The Gumbel distribution was found to have the lowest AIC and BIC for over three-quarters of the state area for all storm durations. For around 10% of the state, primarily in the driest western part, GP was the best distribution for fit the AMS according to AIC and BIC for all storm durations. In more than 99% of the state, the Gumbel distribution fit was acceptable, with a significance level of 5% for all storm durations. The Gumbel distribution seems to be suitable for semi-arid areas according to the spatial distribution of best model fit. GP was found to be more convenient for arid regions. The modeled quantiles and AMS quantiles show that Gumbel distribution underestimates the lower quantiles and overestimates the higher quantiles in the major metropolitan areas of Texas. The northern coastal areas of the Gulf of Mexico have the highest precipitation intensities for all storm durations and return periods. Houston has the highest IDF values for all storm durations and return periods (2-year return of 135 mm and 100-year return of 340 mm rainfall). The lowest IDF values were estimated in the El Paso metropolitan area, with 34 mm for a 2-year return period and 90 mm for a 100-year return period, both for a 24-h storm event. Interestingly, the Dallas-Fortworth IDF precipitation intensities were found to be lower than those in McAllen and San Antonio although the average annual precipitation for Dallas in the last two decades was higher by approximately 200 mm. Evaluation of the developed IDF curves was conducted by comparison against the latest NOAA Atlas 14 values released in 2018. The radar-based IDF values showed differences within −27% to 27% in over 95% of the state for all storm durations and return periods. This clearly shows the potential of remotely sensed precipitation products in developing IDF curves, especially when longer records are available. Moreover, the Stage-IV-based IDF curves tend to particularly underestimate the intensities of higher return periods, which may be related to the precipitation threshold applied to rainfall estimation. In the 24-h storm duration, the precipitation frequency estimates show differences within ±20% in over three-quarters of the state for all the return periods.
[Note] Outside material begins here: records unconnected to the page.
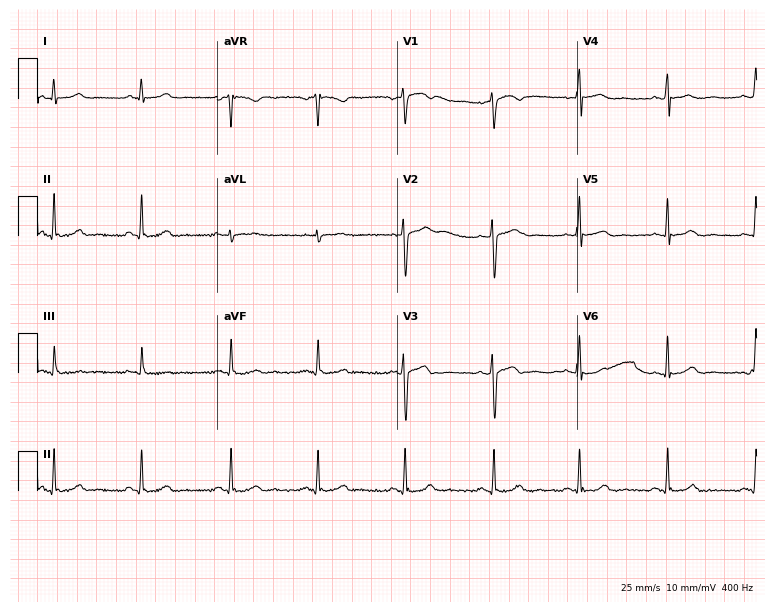
ECG — a 32-year-old female patient. Labelled as a normal ECG.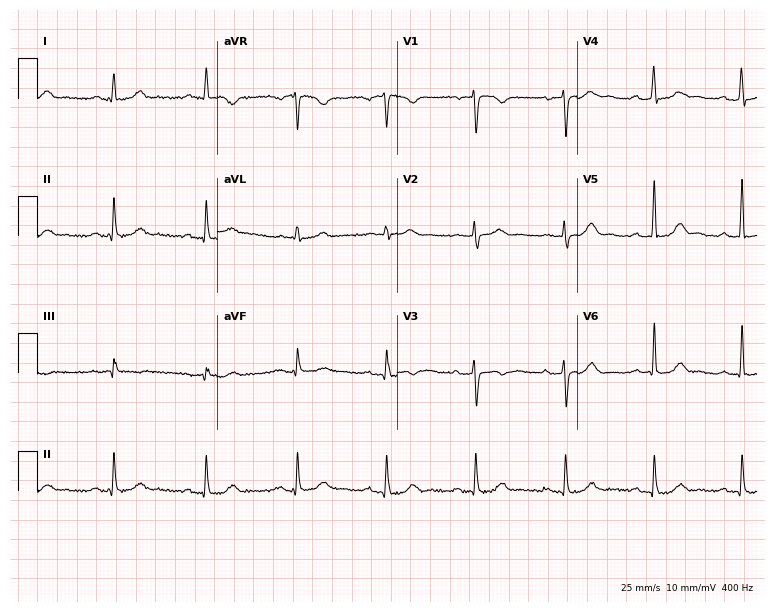
ECG — a 55-year-old male. Screened for six findings — first-degree AV block, right bundle branch block, left bundle branch block, sinus bradycardia, atrial fibrillation, sinus tachycardia — none is recorded.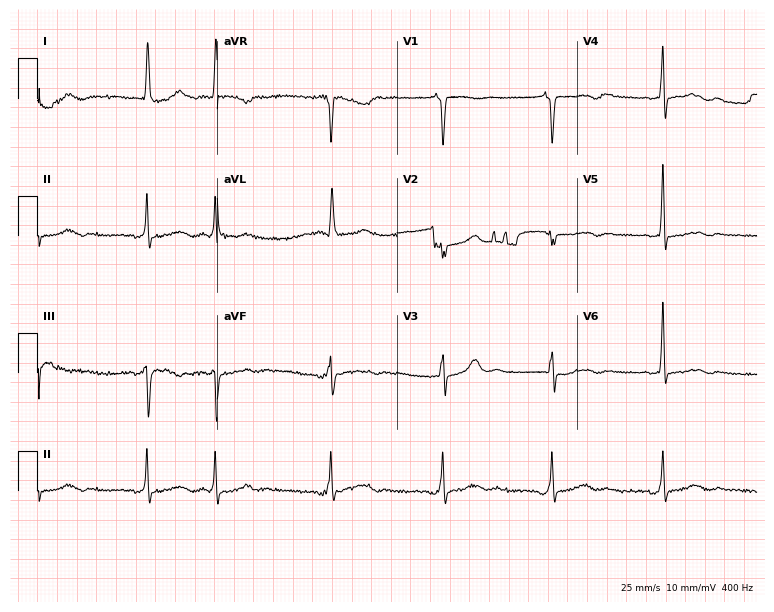
ECG — a female patient, 79 years old. Screened for six findings — first-degree AV block, right bundle branch block, left bundle branch block, sinus bradycardia, atrial fibrillation, sinus tachycardia — none is recorded. Only these six findings were labelled.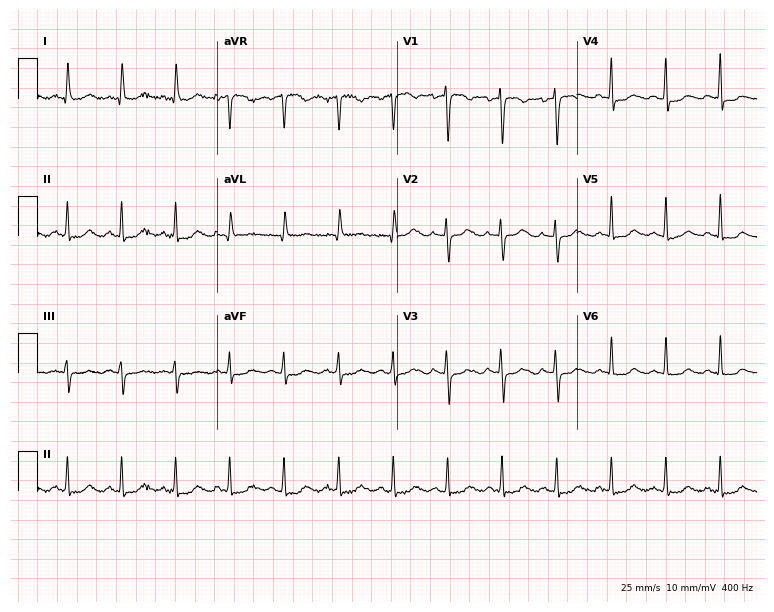
ECG (7.3-second recording at 400 Hz) — a 58-year-old female patient. Findings include sinus tachycardia (a sinus rate of 100 beats per minute or more).

The main limitation of this study is the length of the data, which is limited to only 19 years. Moreover, the discontinuity in the data is another problem with the Stage-IV data, as the datasets were developed separately by the 12 River Forecast Centers (RFC) and then mosaicked into a single product to cover the conterminous US; however, these discontinuities are very minor. The main strength of the analysis is the employment of a very high (4 × 4 km) spatial resolution precipitation product. The developed IDF maps can be used in conjunction with Atlas 14 maps to have a better idea of the spatial variability within any area of the state and eliminate the need for area reduction factors.